The truth is that it is easy to end the sermon right where I started forgetting, just after the going got tough, and the gentle suasions of Saint Paul began to seem unlikely. Isn’t that what most of us do? We find it nearly impossible to believe that all things work together for good. We are offended at the suggestion that if it were so, it might only be so for those who love God. And we are affronted this week by havoc-wreaking gunfire, cloaking itself in the name of Christianity, that took the lives of 92 people in Norway. And tomorrow there will be another atrocity somewhere else.

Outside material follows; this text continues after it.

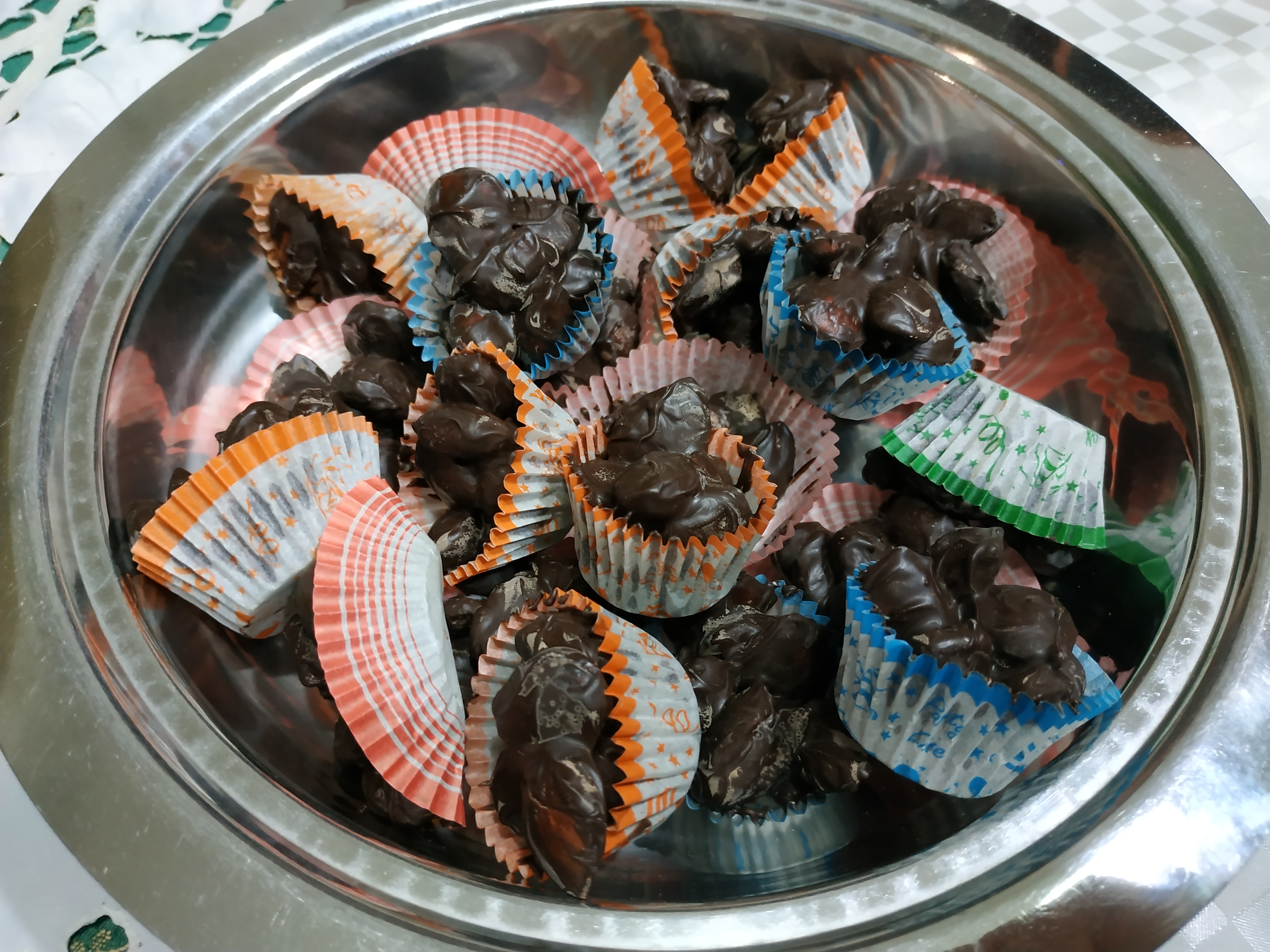 Dolce cioccolato e mandorle

No wonder I have forgotten the good part of the bishop’s sermon! Where is the good part for those 92 families now grieving their loved ones? Where is the good part for the people whose lives have been ruined in spate of natural disasters recently? Where is the good part for those who live in extreme poverty, as many millions in the world still do? Where is the good part for the unemployed of this country?
As I say, it’s easy to end the sermon before you get to the good part – that’s how life often seems to be for so many people.
I have concluded that I have forgotten the good part of that sermon because it contained no answer to the question, “Why?” – which is what would have amounted to the good part under the circumstances. And an answer never existed. I do not think for one minute that that bishop could explain why his life took such a turn. I do not think he believed he should be able to explain it. What I remember is this – that that bishop, standing in the pulpit with his cane, talking about the cancer that would not too long thereafter take his life, said that he believed more than ever that all things work together for good for those who love God?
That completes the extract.